Take the lines below from the one with "463.9 | 128.9 |" through the one with "Business Unit B | 0" and retype them exactly. Include nothing else, and no pictures.

Records from a dataset:
Segment Open

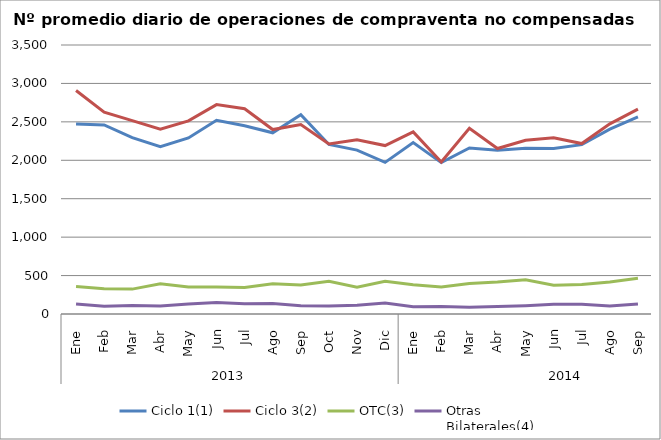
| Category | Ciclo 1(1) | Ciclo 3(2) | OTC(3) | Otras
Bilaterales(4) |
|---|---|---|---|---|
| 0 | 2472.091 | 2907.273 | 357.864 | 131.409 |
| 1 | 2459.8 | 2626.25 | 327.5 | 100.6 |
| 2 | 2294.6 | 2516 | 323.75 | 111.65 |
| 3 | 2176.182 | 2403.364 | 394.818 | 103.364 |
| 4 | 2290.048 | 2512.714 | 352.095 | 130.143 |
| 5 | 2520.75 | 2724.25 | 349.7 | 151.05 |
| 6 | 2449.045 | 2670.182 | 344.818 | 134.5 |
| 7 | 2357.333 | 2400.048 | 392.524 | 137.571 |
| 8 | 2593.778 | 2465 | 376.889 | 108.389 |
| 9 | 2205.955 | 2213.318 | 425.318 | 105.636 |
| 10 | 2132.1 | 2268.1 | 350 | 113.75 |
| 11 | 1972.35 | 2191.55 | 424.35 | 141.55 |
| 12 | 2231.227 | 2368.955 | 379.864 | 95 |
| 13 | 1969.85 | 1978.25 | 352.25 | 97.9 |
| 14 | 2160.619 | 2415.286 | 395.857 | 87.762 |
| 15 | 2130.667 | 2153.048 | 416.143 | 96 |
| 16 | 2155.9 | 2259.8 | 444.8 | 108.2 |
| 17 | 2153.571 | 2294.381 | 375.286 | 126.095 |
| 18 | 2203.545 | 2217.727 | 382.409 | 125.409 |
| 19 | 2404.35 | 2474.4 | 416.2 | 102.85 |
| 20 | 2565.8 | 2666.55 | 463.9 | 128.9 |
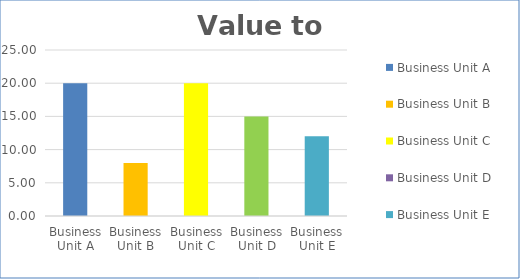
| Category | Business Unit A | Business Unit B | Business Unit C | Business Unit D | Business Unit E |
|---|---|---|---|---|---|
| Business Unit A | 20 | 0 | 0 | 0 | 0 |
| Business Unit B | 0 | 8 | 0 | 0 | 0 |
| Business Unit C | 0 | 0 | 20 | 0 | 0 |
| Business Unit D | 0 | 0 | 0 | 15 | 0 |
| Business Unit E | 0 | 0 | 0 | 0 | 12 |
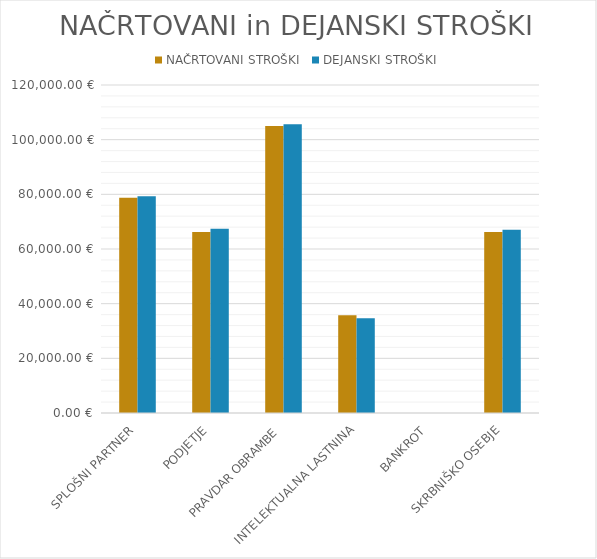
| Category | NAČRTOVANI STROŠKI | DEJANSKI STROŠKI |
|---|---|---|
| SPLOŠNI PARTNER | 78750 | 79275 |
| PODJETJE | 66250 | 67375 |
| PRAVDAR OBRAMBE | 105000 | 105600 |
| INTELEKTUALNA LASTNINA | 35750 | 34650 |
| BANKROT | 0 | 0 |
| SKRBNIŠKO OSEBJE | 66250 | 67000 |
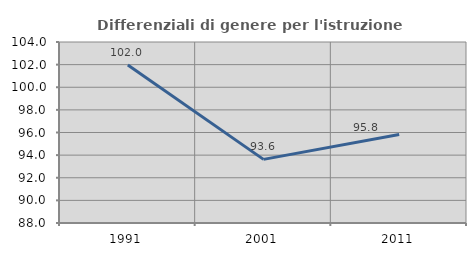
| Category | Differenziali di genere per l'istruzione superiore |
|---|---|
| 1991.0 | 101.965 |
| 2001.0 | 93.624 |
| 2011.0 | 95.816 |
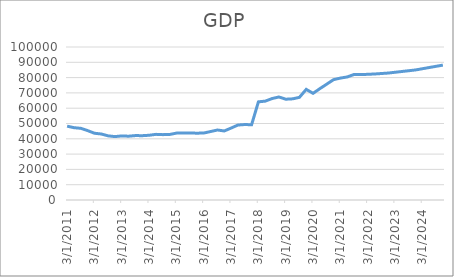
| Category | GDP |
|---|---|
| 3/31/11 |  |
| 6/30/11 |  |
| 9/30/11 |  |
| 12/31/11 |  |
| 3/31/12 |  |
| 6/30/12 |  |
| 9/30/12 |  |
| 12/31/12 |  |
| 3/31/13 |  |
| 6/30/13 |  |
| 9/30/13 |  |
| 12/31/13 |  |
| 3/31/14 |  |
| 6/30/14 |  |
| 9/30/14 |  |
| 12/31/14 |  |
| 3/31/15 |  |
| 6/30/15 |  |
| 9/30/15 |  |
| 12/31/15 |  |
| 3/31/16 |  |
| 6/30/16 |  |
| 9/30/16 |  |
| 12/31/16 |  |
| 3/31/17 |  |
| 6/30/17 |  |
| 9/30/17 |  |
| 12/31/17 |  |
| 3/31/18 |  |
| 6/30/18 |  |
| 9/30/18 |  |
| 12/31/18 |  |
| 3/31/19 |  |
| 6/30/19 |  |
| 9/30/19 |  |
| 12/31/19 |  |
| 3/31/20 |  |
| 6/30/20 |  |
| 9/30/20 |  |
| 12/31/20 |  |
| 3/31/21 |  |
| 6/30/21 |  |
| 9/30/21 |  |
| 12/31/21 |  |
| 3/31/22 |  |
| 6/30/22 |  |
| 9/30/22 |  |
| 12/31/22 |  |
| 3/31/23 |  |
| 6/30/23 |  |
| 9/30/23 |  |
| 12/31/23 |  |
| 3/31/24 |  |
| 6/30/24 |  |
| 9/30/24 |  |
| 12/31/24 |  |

Segment Closed

RESPONSE TO THE TASK:
| 20 | 2565.8 | 2666.55 | 463.9 | 128.9 |
| Category | Business Unit A | Business Unit B | Business Unit C | Business Unit D | Business Unit E |
|---|---|---|---|---|---|
| Business Unit A | 20 | 0 | 0 | 0 | 0 |
| Business Unit B | 0 | 8 | 0 | 0 | 0 |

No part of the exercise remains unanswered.